Early morning phone call on Monday with the scheduling person at the dentist because I neglected to reschedule a dental appointment for L until The Last Minute. I got my debit card out for the reschedule fee and there was...nothing but silence for a good three minutes while I waited for further instructions. I finally said, "Are you still there?"
"Yes."
"...what are the next steps?"
"There's a reschedule fee."
"Oh, okay. ... Are you ready for the card number?"
"Yeah."
🙄
I get that I am in the wrong in this situation (reschedule the damn appointment within the first 10 times you think about it, Clara!), but - damn. I have never experienced the Gen Z Stare over the phone before.
Wild times.
I'm currently at something called OWL, which is a Unitarian lifespan sexuality education class. L is not keen on going, and this is her second session. I stayed in for the first session, which was a hard sell, because I signed her up without her permission (direct quote, but I can't use quotation marks because that just seems sarcastic). Which is valid, but I do think it's important, I don't think I'm going to be able to do it because I am a shell of a person**, I don't think the school district is going to take up the slack here, and I would really rather not my parents or in-laws do it. So here we are!
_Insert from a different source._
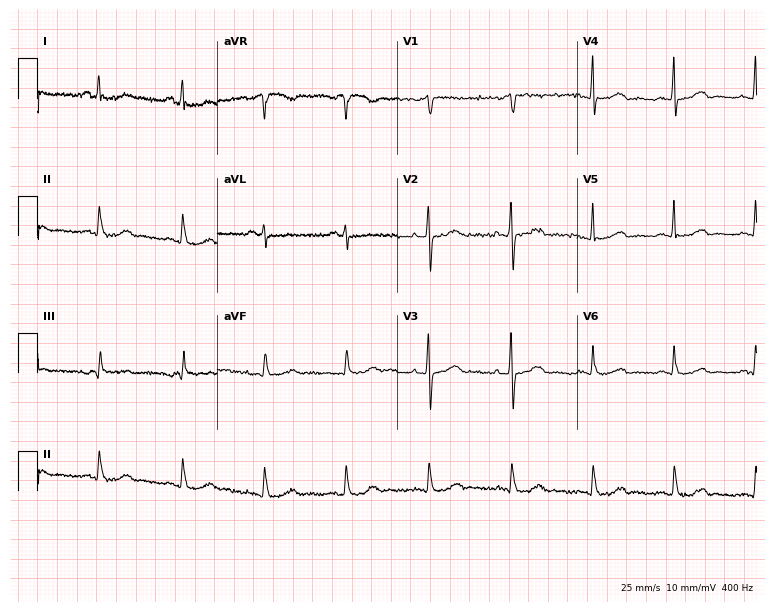
ECG — a 51-year-old man. Screened for six findings — first-degree AV block, right bundle branch block, left bundle branch block, sinus bradycardia, atrial fibrillation, sinus tachycardia — none is recorded. Only these six findings were labelled.

This week I get to stay out and work on my capstone and blather on here because it was quote embarrassing unquote when I stayed in the room last week and we're headed to The Mall after this, which will hopefully not be too overstimulating for me.
Hm. What else?
It's sunny today. I've started to get a tiny bit of energy back. I still don't want to announce the pregnancy. but I have started compiling a list of things - which is kind of like progress.
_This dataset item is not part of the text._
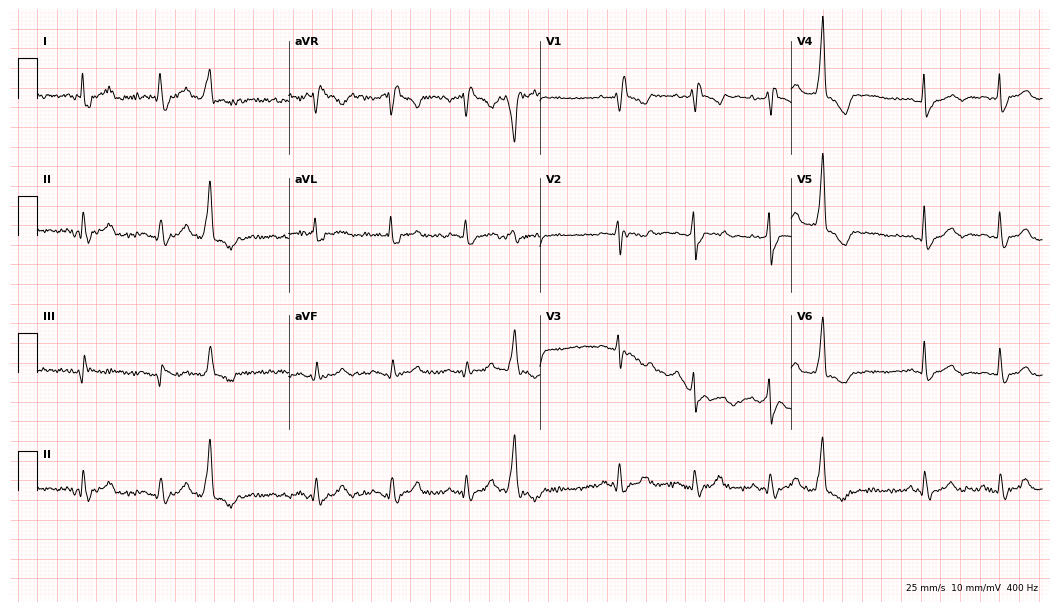
Standard 12-lead ECG recorded from an 84-year-old man. The tracing shows right bundle branch block (RBBB).

Spooky month is over; my goal for November is to laugh. That's it, that's the whole thing.
* TL/DR: I don't think I can really deal with society's machismo right now, and definitely not Society's Machismo That Lives In My Own Family.
Here's the thing: I do, as a matter of fact, like AMAB people (boys). I specifically do pretty well with hyperactive boys and autistic boys. I also have this set of beliefs about Being a Boy that have been shaped by experience and are as likely wrong as right but the upshot of those are things like: "I can never really know what it's like to be another person, but maybe especially not a boy/man." "Being a boy involves a specific type of pressure and set of expectations that vary from culture to culture but which are usually homogenous and super-negatively impact mental/emotional health and oh by the way most cultures don't offer significant emotional/mental health help to boys/men." Which isn't to say that boys/men aren't, culturally speaking, powerful and that raising Good Men(tm) isn't important. It fucking is. And huge thank you's to the men I know who are The Literal Best whether that be through nature, nurture or a combination. But all that to say I don't believe this to be the right time, place, or combination of people (family, extended family) to provide a male child with the stuff he needs to be successful in The Apocalypse. Woof. I don't think I explained that well. Shutting up now.
**Yeah, I don't know. I'm a hundred percent depressed. Possibly in some type of neurodivergent burnout? They make us fill out this little Wellness Wheel in school and mine looks...not that bad, actually...but some important things are missing like friendships and self-care. And what, exactly, is there to do about any of that? I. Am. Stuck. Actually. Things keep coming up that point me in the philosophical direction of "Okay, well, in order to do anything about anything the first step is to take accountability for your role in why you feel the way you do/why your life is the way it is." Which is great and all, but I'm definitely in the pre-contemplation phase. It's hard to string two thoughts together much less have a whole self-examen about autonomy, volition, and phase of life.